The Coming Shutdown
I think it's pretty clear that we're looking toward a scenario in which John Boehner shuts the government down in the near future. There'll be a lot of moves between now and then and a lot of reporting on the details, but I think the basic dynamic is pretty clear and abstract. You can compromise about numbers—$10 billion or $5 billion. And you can compromise across modes—cut that instead of this. But you can't compromise between Congressional Republicans desire to force the White House into a humiliating defeat and the White House's desire to not be humiliated and defeated. A compromise acceptable to the President would, by definition, fail to meet the objective of halting the march toward socialism.

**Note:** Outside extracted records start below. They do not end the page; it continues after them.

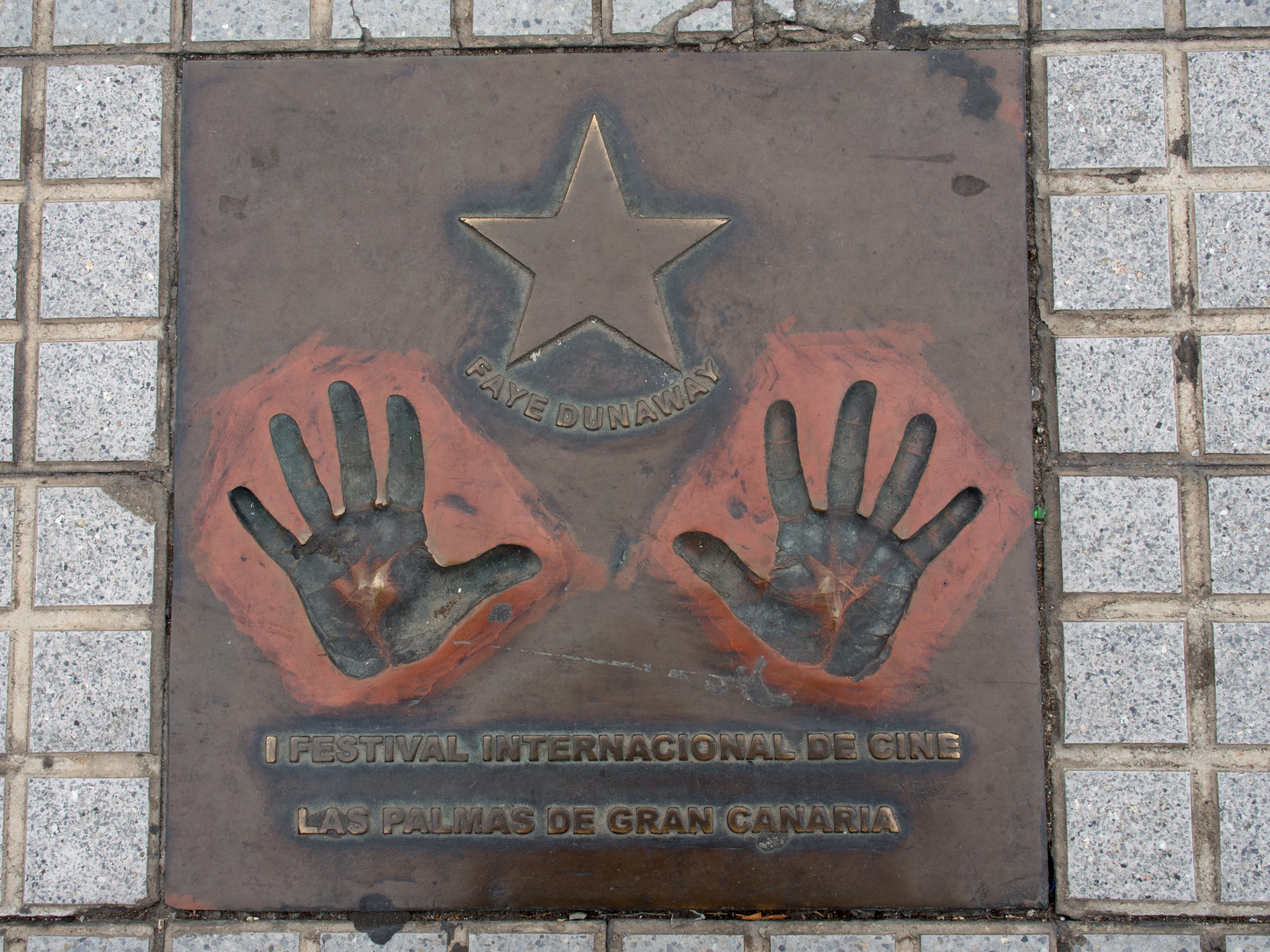 Stern und Handabdruck von Faye Dunaway im Straßenpflaster vor dem Auditorio Alfredo Kraus, Las Palmas (Gran Canaria)
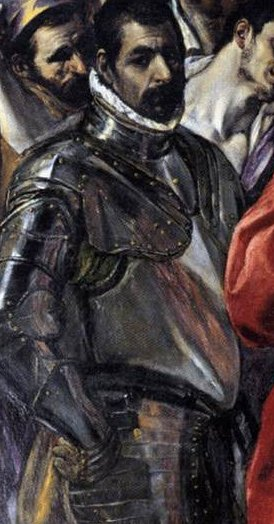 Detalle del cuadro El Expolio, pintado por El Greco y conservado en la sacristía de la catedral de Toledo, (España).
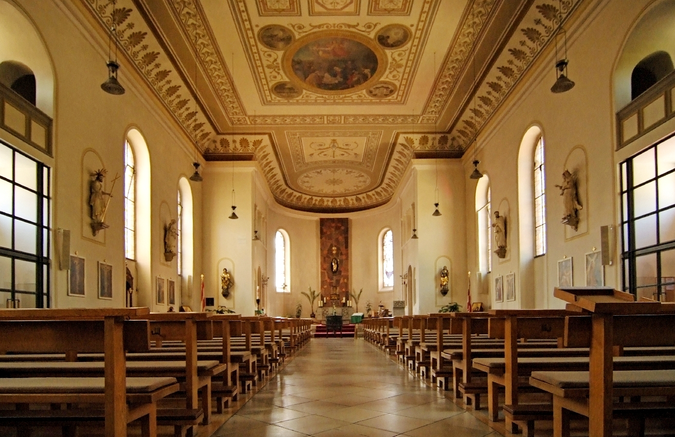 Fürth, Bavaria, Germany

The interesting theoretical question, I think, is why did the 2006 midterms not result in a government shutdown the way the 1994 midterms did and the 2010 ones will. Part of the issue may have been priority mismatch. Congressional Democrats cared most about seizing the opportunity to increase spending on some core domestic initiatives, while the Bush administration cared most about maintaining a free hand to conduct the war in Iraq. There was intense anger at Democrats from the base for not doing more to force the issue on Iraq in 2007, but it wasn't anger that had any basis in organized interest groups with real leverage.
The fact that a president (with his nationwide constituency) and a House Speaker flush with midterm victory (having won most recently) both have plausible claims to popular legitimacy makes these kind of clashes difficult to resolve. If Obama were the King of England, then what would happen is that over time his legitimacy would erode and power would pass to the Speaker.